Wed. Oct 27th, 2021

Cody posed for pictures on Pennsylvania Avenue in Pittsburgh earlier this week.

Cody posed for pictures on Pennsylvania Avenue in Pittsburgh earlier this week.
Pictures: Jared Lachao

The Kodiak marine agglomerates have been loose in Pittsburgh for almost a whole week, as workers from the National Aviary struggle to catch stray birds. The zoo told Gizmodo that Cody, as his nickname, was almost caught this morning and appears to have recovered.

It’s certainly a very stressful time at the National Aviary in Pittsburgh, Pennsylvania. The facility is home to more than 500 birds of about 150 species. In addition to taking care of many of these birds, staff are now looking for Kodiak, a stellar sea eagle Fled from his enclosure This is last Saturday, September 25th.

Aviary officials are asking the public to report seeing but have not tried or are trying to catch the bird. Stellar marine eagles, off the coast of Northeast Asia, feed mainly on fish and seabirds. (Cody is not considered a threat to pets or humans.) Cody has been attending the aviary for the past 15 years and staff are eager to get him back.

The aviary received hundreds of calls last week, and its staff is responding to only the most promising leadership, as National Aviary communications and content expert Molly Toth explained in an email. Those who see birds are asked to call 412-323-7235.

“We keep getting tips, and have seen quite a few sure scenes,” Toth said. “We believe Cody is spending time between North Park and Riverview Park and the area near Northside in Pittsburgh.”

Kodiak is drawing attention to a Pittsburgh street.

Kodiak is drawing attention to a Pittsburgh street.
Pictures: Jared Lachao

Since last Saturday, Aviary has begun a concerted effort to find a way to bring Cody home, Toth said. “Animal care workers, volunteers, and even administrative staff are working in teams to find the code and respond to visits reported by the community.” Other staff members are staying behind to take care of other birds and animals at the aviary, as well as sight mapping, preparing snack bags for recovery teams, answering calls about visits and reaching out to the community for more help, Toth said.

The stags of the stellar sea eagles are among the largest raptor species in the world, with foot-wide wings.

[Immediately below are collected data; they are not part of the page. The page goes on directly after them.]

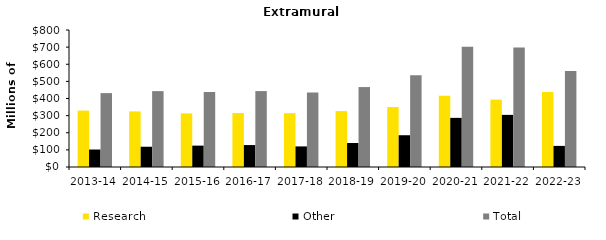
| Category | Research | Other | Total |
|---|---|---|---|
| 2013-14 | 329.382 | 102.06 | 431.442 |
| 2014-15 | 324.725 | 118.3 | 443.025 |
| 2015-16 | 313.097 | 124.838 | 437.935 |
| 2016-17 | 315.149 | 128.103 | 443.252 |
| 2017-18 | 314.276 | 120.246 | 434.523 |
| 2018-19 | 326.7 | 140.1 | 466.8 |
| 2019-20 | 349.9 | 185.5 | 535.4 |
| 2020-21 | 415.5 | 286.9 | 702.4 |
| 2021-22 | 393.476 | 304.413 | 697.889 |
| 2022-23 | 438.033 | 123.261 | 561.294 |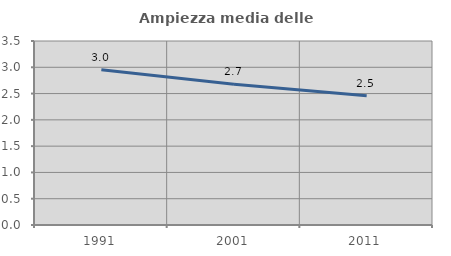
| Category | Ampiezza media delle famiglie |
|---|---|
| 1991.0 | 2.955 |
| 2001.0 | 2.677 |
| 2011.0 | 2.461 |

Nothing like this has happened before at the National Aviary, so I asked Toth how to catch a giant bird.

“Our staff can use many tactics to bring Cody home safely,” he replied. “Our staff has animal behavior skills and a deep knowledge of Cody as an individual and insights into his behavior. The techniques they use will be context-dependent and may include rewards for food and professional falconry equipment such as soft nets.

This image of a stellar sea eagle on a flight for reference to the National Aviary provided.

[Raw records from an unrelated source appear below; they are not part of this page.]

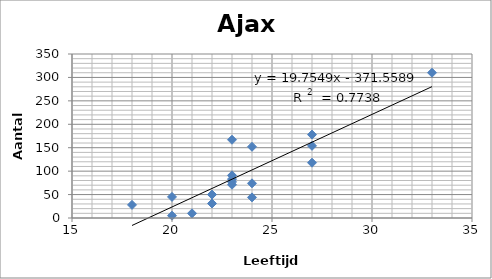
| Category | Series 0 |
|---|---|
| 20.0 | 5 |
| 21.0 | 10 |
| 18.0 | 28 |
| 20.0 | 45 |
| 22.0 | 31 |
| 24.0 | 44 |
| 22.0 | 50 |
| 24.0 | 74 |
| 23.0 | 71 |
| 23.0 | 77 |
| 23.0 | 83 |
| 23.0 | 91 |
| 27.0 | 118 |
| 24.0 | 152 |
| 27.0 | 154 |
| 23.0 | 167 |
| 27.0 | 178 |
| 33.0 | 310 |

This image of a stellar sea eagle on a flight for reference to the National Aviary provided.
Pictures: National Aviary

Encouragingly, or perhaps disappointingly, the team came very close to capturing Kodiak early Friday, depending on your perspective – or not at all.

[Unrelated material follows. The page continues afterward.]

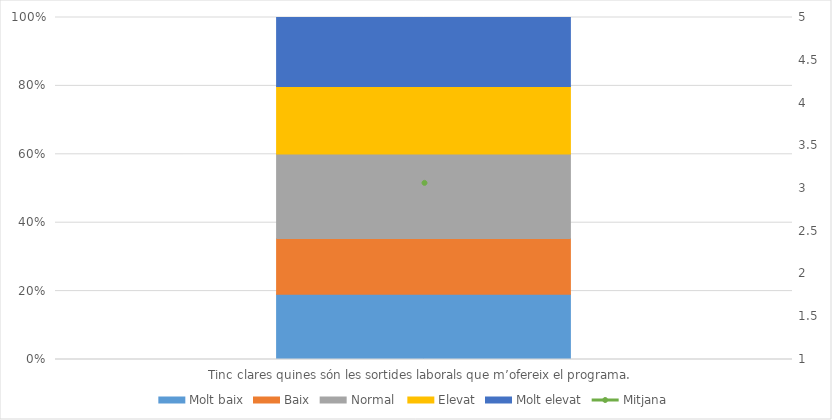
| Category | Molt baix | Baix | Normal  | Elevat | Molt elevat |
|---|---|---|---|---|---|
| Tinc clares quines són les sortides laborals que m’ofereix el programa. | 55 | 47 | 71 | 57 | 58 |

Thanks to visiting Cody in the North Park area, the team was able to identify the bird’s location and they saw him “traveling to the highest point of a tall tree,” according to an emailed statement. The team, including the aviary’s executive director, set up camp and observed the agglutination throughout the night. The team confirmed that Cody is still in “excellent health and body condition”, Toth explained. The team left some food in the hope that Kodiak would fly towards them, but “unfortunately Kodiak did not come down this morning, and was last seen flying towards North Park,” according to the statement.

Oops. This may take some time.

Catching Cody will probably require a lucky situation or its own decision to return to its handlers. Or, he may avoid capture. Either way, we’ll keep an eye on this ongoing story.

More: Why scientists think this stupid-ass bird can’t stop seeing its reflection.